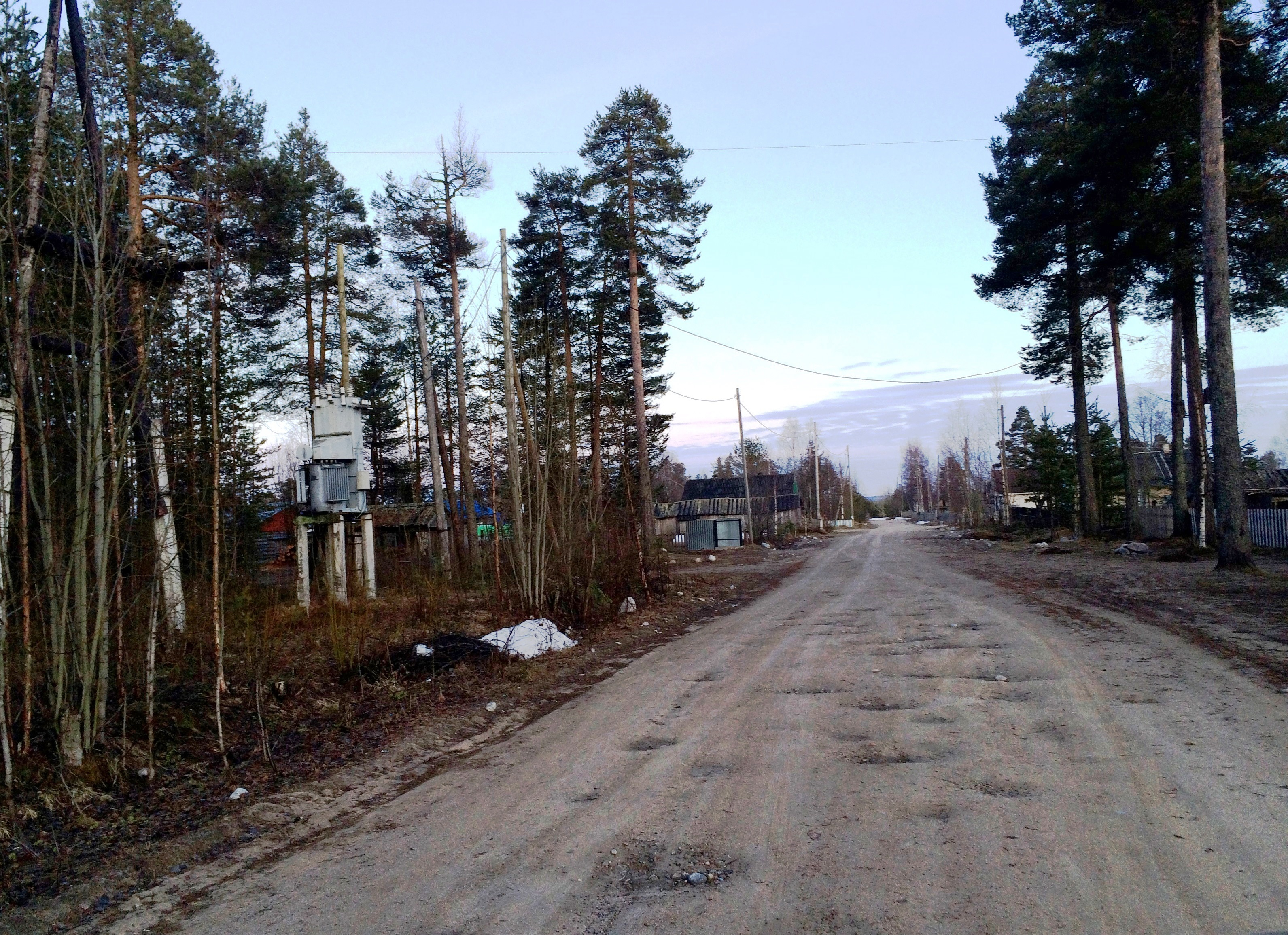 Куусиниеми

* * *

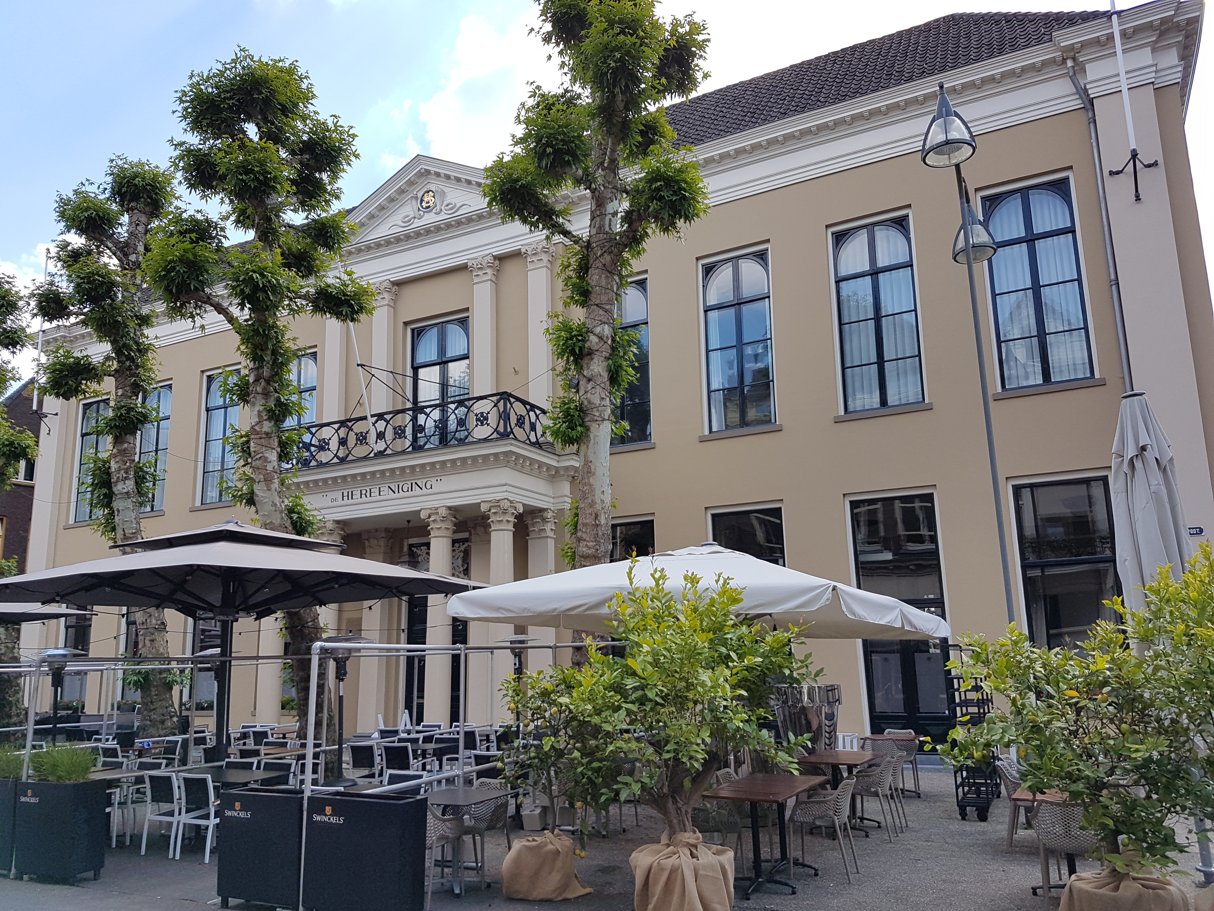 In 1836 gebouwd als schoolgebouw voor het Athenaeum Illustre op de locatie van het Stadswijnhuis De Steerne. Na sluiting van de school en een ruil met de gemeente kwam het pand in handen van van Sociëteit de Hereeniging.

==

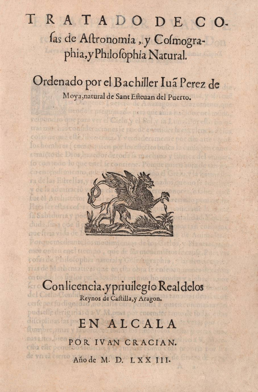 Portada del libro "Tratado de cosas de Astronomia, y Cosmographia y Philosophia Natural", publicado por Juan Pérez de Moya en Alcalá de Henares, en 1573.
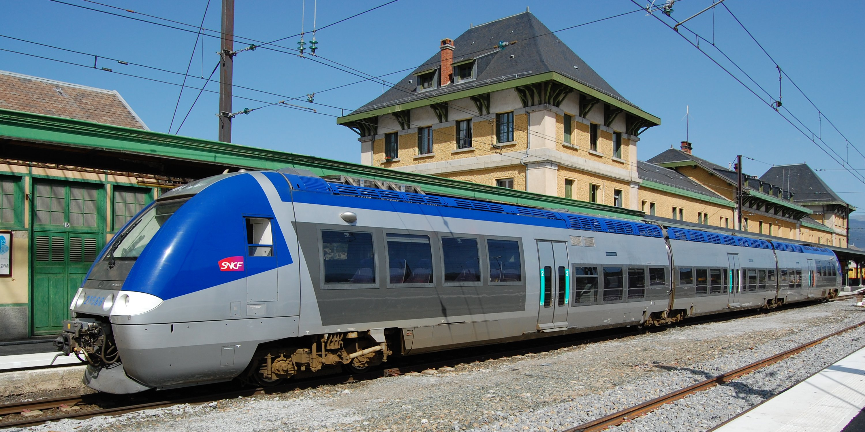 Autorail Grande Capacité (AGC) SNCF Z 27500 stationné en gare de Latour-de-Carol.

## YOUR INSTRUCTIONS
Leave the pictures out. Output, exactly, the lines of the material above starting at the line containing "Portada del libro" and ending at the line containing "Autorail Grande Capacité".

## EXPECTED ANSWER
 Portada del libro "Tratado de cosas de Astronomia, y Cosmographia y Philosophia Natural", publicado por Juan Pérez de Moya en Alcalá de Henares, en 1573.
 Autorail Grande Capacité (AGC) SNCF Z 27500 stationné en gare de Latour-de-Carol.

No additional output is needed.